Standardising the Covid clause to protect both buyers and sellers

Even before the start of the pandemic, the cause of one in five property purchase failures was a break in the chain. In 2017, the phenomenon cost homeowners over £500 million a year in unrecovered conveyancing, valuation, brokerage, and survey costs, while also leaving sellers with properties that were harder to sell. Covid-linked lockdowns have increased these risks, with Butterfield finding more than half of buyers surveyed found themselves trapped mid-chain as a result of lockdown. Fully four out of ten buyers were forced to withdraw from their purchase after their offer had been accepted.

While ministers face calls to address the ‘property chain’ system, an interim measure may well be for the UK government to standardise and mandate ‘Covid-19 clauses’ developed as a collaboration between the Ministry of Housing, Communities, and Local Government and the Home Buying and Selling Group. While the applicability of such clauses is limited to certain circumstances directly linked to the pandemic, the lived experience of the past year demonstrates its potential beneficial impact on the financial and emotional well-being of thousands of prospective homebuyers. The sector itself has also welcomed the clause, with Beth Rudolf calling it “a great idea, delivered very quickly to support the industry and consumers.”

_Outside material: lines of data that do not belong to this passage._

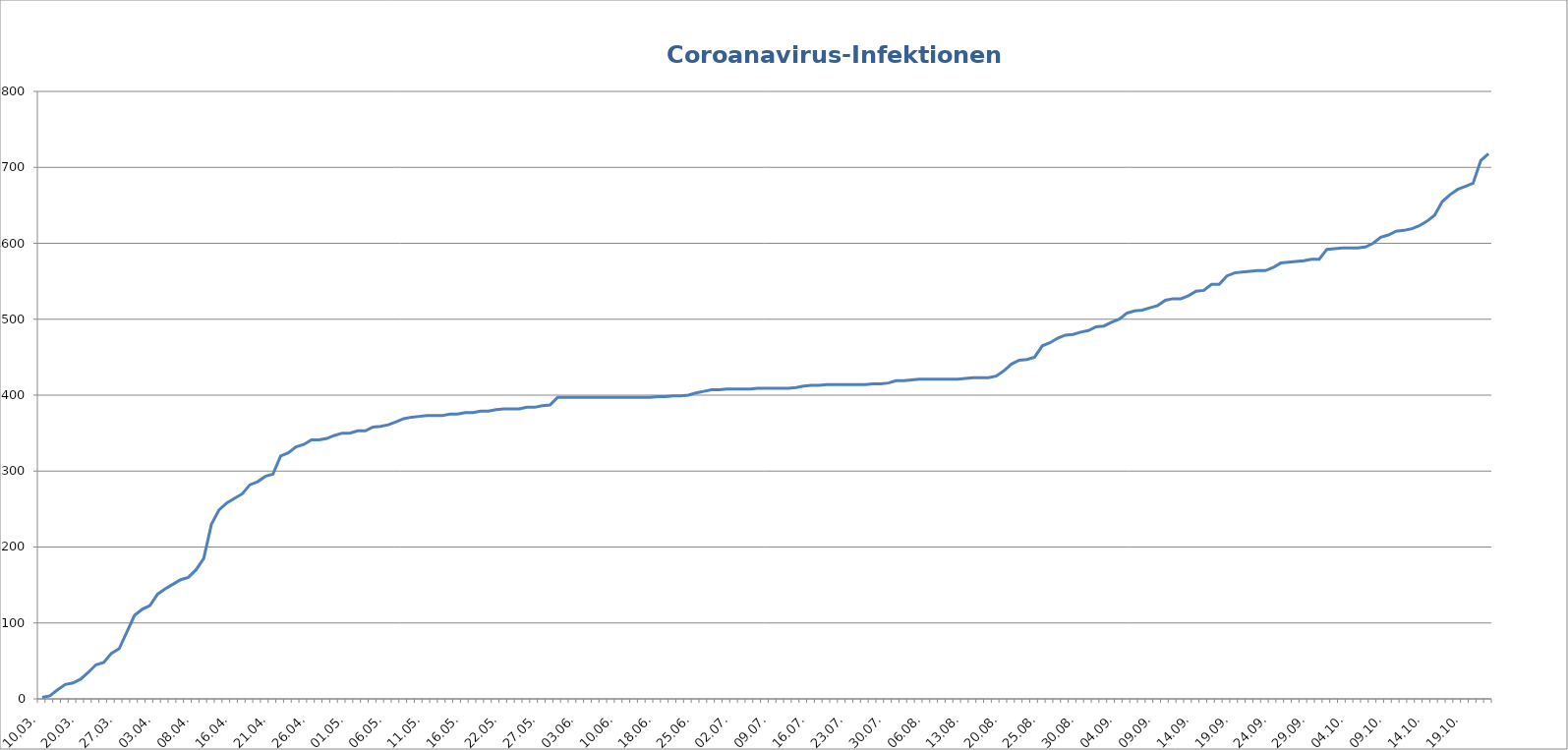
| Category | Infektionen
gesamt |
|---|---|
| 10.03. | 2 |
| 13.03. | 4 |
| 16.03. | 12 |
| 18.03. | 19 |
| 19.03. | 21 |
| 20.03. | 26 |
| 23.03. | 35 |
| 24.03. | 45 |
| 25.03. | 48 |
| 26.03. | 60 |
| 27.03. | 66 |
| 30.03. | 88 |
| 31.03. | 110 |
| 01.04. | 118 |
| 02.04. | 123 |
| 03.04. | 138 |
| 04.04. | 145 |
| 05.04. | 151 |
| 06.04. | 157 |
| 07.04. | 160 |
| 08.04. | 170 |
| 09.04. | 185 |
| 13.04. | 230 |
| 14.04. | 249 |
| 15.04. | 258 |
| 16.04. | 264 |
| 17.04. | 270 |
| 18.04. | 282 |
| 19.04. | 286 |
| 20.04. | 293 |
| 21.04. | 296 |
| 22.04. | 320 |
| 23.04. | 324 |
| 24.04. | 332 |
| 25.04. | 335 |
| 26.04. | 341 |
| 27.04. | 341 |
| 28.04. | 343 |
| 29.04. | 347 |
| 30.04. | 350 |
| 01.05. | 350 |
| 02.05. | 353 |
| 03.05. | 353 |
| 04.05. | 358 |
| 05.05. | 359 |
| 06.05. | 361 |
| 07.05. | 365 |
| 08.05. | 369 |
| 09.05. | 371 |
| 10.05. | 372 |
| 11.05. | 373 |
| 12.05. | 373 |
| 13.05. | 373 |
| 14.05. | 375 |
| 15.05. | 375 |
| 16.05. | 377 |
| 17.05. | 377 |
| 18.05. | 379 |
| 19.05. | 379 |
| 20.05. | 381 |
| 22.05. | 382 |
| 23.05. | 382 |
| 24.05. | 382 |
| 25.05. | 384 |
| 26.05. | 384 |
| 27.05. | 386 |
| 28.05. | 387 |
| 29.05. | 397 |
| 30.05. | 397 |
| 02.06. | 397 |
| 03.06. | 397 |
| 04.06. | 397 |
| 05.06. | 397 |
| 08.06. | 397 |
| 09.06. | 397 |
| 10.06. | 397 |
| 12.06. | 397 |
| 15.06. | 397 |
| 16.06. | 397 |
| 17.06. | 397 |
| 18.06. | 398 |
| 19.06. | 398 |
| 22.06. | 399 |
| 23.06. | 399 |
| 24.06. | 400 |
| 25.06. | 403 |
| 26.06. | 405 |
| 29.06. | 407 |
| 30.06. | 407 |
| 01.07. | 408 |
| 02.07. | 408 |
| 03.07. | 408 |
| 06.07. | 408 |
| 07.07. | 409 |
| 08.07. | 409 |
| 09.07. | 409 |
| 10.07. | 409 |
| 13.07. | 409 |
| 14.07. | 410 |
| 15.07. | 412 |
| 16.07. | 413 |
| 17.07. | 413 |
| 20.07. | 414 |
| 21.07. | 414 |
| 22.07. | 414 |
| 23.07. | 414 |
| 24.07. | 414 |
| 27.07. | 414 |
| 28.07. | 415 |
| 29.07. | 415 |
| 30.07. | 416 |
| 31.07. | 419 |
| 03.08. | 419 |
| 04.08. | 420 |
| 05.08. | 421 |
| 06.08. | 421 |
| 07.08. | 421 |
| 10.08. | 421 |
| 11.08. | 421 |
| 12.08. | 421 |
| 13.08. | 422 |
| 14.08. | 423 |
| 17.08. | 423 |
| 18.08. | 423 |
| 19.08. | 425 |
| 20.08. | 432 |
| 21.08. | 441 |
| 22.08. | 446 |
| 23.08. | 447 |
| 24.08. | 450 |
| 25.08. | 465 |
| 26.08. | 469 |
| 27.08. | 475 |
| 28.08. | 479 |
| 29.08. | 480 |
| 30.08. | 483 |
| 31.08. | 485 |
| 01.09. | 490 |
| 02.09. | 491 |
| 03.09. | 496 |
| 04.09. | 500 |
| 05.09. | 508 |
| 06.09. | 511 |
| 07.09. | 512 |
| 08.09. | 515 |
| 09.09. | 518 |
| 10.09. | 525 |
| 11.09. | 527 |
| 12.09. | 527 |
| 13.09. | 531 |
| 14.09. | 537 |
| 15.09. | 538 |
| 16.09. | 546 |
| 17.09. | 546 |
| 18.09. | 557 |
| 19.09. | 561 |
| 20.09. | 562 |
| 21.09. | 563 |
| 22.09. | 564 |
| 23.o9. | 564 |
| 24.09. | 568 |
| 25.09. | 574 |
| 26.09. | 575 |
| 27.09. | 576 |
| 28.09. | 577 |
| 29.09. | 579 |
| 30.09. | 579 |
| 01.10. | 592 |
| 02.10. | 593 |
| 03.10. | 594 |
| 04.10. | 594 |
| 05.10. | 594 |
| 06.10. | 595 |
| 07.10. | 600 |
| 08.10. | 608 |
| 09.10. | 611 |
| 10.10. | 616 |
| 11.10. | 617 |
| 12.10. | 619 |
| 13.10. | 623 |
| 14.10. | 629 |
| 15.10. | 637 |
| 16.10. | 655 |
| 17.10. | 664 |
| 18.10. | 671 |
| 19.10. | 675 |
| 20.10. | 679 |
| 21.10. | 709 |
| 22.10. | 718 |

This new clause, developed with governmental input, is still far from mandatory or universal in real estate contracts, raising the question of whether the Government should be undertaking an effort to promote or even mandate the use of such clauses through the end of the current crisis. Grassroots efforts such as the Campaign for Covid Relief for UK Homebuyers and Sellers (CCR-UK), for example, are urging Housing Secretary Robert Jenrick and the Government to extend “public protection and support” to impacted buyers and sellers by making the ‘Covid clause’ legally mandatory and valid as of the start of the first lockdown last March.

Parliamentary action to expand the remit of these clauses, or to retroactively extend their protections to the thousands of individuals who have already been impacted by painful (but necessary) public health decisions, could also offer the government a more realistic short-term route to delivering concrete action in response to the real estate crisis – while restoring public confidence in the stability of the housing sector and laying the groundwork for broader reform over the months ahead.

All the same, industry leaders such as Rudolf caution that the road to long-term reform will extend far beyond the pandemic. Among the many issues demanding regulatory change: the lack of a mandate for “the upfront provision of information at listing including leasehold, rentcharge, and authority information,” the absence of a requirement for buyers to “prove they can afford the property through a certificate confirming their lender’s decision in principle or source of funds” and for sellers to demonstrate their relationship to the property “to avoid seller impersonation fraud,” and the need for “regulation of property agents and digitisation of the Land Registry, both in terms of applications and machine readable deeds.”

If and when the UK addresses these regulatory shortcomings, industry representatives insist that “once an offer is accepted, the parties can transact on related transactions knowing that everything will go through” – in short, that both buyers and sellers will enjoy a level of certainty that has been sorely lacking from the market since the start of the pandemic.